Bisa dibilang, Alice dan Fairy itu adalah sahabat dekat Ella.
Mereka sering terlihat bersama ketika sedang berada di sekolah. Tentu saja, mereka juga teman sekelas. Ella duduk sebangku dengan Alice, sedangkan Fairy di duduk di bangku belakang mereka. Nggak tahu kenapa, sejak hari pertama di sekolah, ketiga cewek itu sudah akrab satu sama lain. Seperti teman yang sudah kenal sejak lama.

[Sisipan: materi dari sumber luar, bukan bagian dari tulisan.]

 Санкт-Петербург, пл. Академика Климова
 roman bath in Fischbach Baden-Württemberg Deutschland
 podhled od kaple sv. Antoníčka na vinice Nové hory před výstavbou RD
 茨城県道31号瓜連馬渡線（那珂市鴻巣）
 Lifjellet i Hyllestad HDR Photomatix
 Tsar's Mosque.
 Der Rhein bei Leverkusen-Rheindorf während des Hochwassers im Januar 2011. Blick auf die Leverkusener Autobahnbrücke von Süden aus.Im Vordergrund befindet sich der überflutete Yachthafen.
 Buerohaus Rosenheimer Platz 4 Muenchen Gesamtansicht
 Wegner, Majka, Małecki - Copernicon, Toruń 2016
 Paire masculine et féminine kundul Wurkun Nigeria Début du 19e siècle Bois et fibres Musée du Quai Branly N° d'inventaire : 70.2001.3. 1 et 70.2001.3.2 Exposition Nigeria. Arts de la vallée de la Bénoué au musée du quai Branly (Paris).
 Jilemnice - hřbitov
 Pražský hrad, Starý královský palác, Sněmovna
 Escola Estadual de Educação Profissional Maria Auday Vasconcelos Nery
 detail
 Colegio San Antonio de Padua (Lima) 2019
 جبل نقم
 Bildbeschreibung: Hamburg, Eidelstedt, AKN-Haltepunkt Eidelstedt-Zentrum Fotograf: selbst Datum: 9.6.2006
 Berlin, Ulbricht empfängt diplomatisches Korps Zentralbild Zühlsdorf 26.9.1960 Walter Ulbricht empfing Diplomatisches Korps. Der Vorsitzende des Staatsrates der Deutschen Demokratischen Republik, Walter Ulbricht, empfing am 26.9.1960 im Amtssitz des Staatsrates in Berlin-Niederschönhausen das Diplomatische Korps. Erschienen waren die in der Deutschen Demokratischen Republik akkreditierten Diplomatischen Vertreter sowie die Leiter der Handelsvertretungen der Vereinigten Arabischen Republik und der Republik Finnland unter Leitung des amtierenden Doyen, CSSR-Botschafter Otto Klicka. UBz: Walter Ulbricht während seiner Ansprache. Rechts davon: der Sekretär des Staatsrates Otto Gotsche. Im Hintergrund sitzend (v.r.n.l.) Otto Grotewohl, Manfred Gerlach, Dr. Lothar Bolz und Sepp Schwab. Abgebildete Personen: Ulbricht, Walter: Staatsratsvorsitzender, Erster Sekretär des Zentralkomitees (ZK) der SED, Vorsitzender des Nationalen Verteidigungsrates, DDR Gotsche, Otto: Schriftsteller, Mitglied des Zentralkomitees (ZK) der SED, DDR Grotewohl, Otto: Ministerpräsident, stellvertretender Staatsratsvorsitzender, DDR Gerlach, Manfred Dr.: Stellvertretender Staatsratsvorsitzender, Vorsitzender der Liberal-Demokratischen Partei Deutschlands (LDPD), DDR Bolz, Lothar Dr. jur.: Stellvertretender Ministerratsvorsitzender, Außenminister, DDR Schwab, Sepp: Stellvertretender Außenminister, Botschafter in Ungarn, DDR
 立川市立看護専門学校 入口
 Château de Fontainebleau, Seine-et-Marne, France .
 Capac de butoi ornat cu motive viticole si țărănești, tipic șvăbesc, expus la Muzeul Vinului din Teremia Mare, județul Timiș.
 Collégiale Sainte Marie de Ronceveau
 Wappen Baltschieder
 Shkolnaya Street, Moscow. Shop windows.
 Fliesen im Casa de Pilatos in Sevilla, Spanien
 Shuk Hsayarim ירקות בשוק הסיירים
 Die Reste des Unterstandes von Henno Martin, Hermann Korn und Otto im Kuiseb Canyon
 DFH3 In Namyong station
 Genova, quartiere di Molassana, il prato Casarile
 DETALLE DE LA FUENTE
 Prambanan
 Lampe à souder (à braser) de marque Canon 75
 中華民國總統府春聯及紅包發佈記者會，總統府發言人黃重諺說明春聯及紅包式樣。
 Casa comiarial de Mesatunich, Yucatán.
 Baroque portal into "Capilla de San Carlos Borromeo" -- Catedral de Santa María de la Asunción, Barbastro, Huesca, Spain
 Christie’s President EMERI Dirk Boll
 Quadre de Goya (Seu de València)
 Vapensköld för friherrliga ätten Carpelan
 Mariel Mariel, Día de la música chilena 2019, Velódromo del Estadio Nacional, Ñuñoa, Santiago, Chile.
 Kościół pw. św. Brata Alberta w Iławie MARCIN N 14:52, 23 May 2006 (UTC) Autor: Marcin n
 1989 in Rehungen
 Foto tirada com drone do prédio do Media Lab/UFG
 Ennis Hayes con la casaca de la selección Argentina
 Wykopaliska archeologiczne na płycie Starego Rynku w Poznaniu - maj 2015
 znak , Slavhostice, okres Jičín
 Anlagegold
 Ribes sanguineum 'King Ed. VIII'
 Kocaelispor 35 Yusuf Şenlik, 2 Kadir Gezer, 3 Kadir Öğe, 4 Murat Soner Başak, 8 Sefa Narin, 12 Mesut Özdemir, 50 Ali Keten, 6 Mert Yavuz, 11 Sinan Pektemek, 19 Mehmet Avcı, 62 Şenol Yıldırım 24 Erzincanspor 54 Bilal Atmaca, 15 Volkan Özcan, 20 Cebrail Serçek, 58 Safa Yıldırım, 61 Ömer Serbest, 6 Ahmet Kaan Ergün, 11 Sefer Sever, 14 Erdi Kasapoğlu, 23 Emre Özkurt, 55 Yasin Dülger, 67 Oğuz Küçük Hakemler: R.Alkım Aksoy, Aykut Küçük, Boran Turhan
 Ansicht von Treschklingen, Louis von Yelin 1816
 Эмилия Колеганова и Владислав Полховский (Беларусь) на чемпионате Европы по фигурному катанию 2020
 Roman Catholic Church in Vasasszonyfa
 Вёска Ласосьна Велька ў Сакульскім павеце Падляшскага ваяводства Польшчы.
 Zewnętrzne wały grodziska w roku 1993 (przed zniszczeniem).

Mereka duduk di barisan meja paling belakang, pojok yang dekat dengan jendela. Saat jam pelajaran berlangsung, mereka sering mengobrol sendiri, berbisik-bisik, mengeluarkan tawa samar yang bisa mengganggu konsentrasi teman-teman di sekitar mereka. Tidak hanya itu, pernah satu kali mereka ketahuan membawa camilan ke dalam ke kelas. Sebungkus snack kripik kentang. Ketiga gadis itu makan diam-diam waktu ada guru menjelaskan di papan.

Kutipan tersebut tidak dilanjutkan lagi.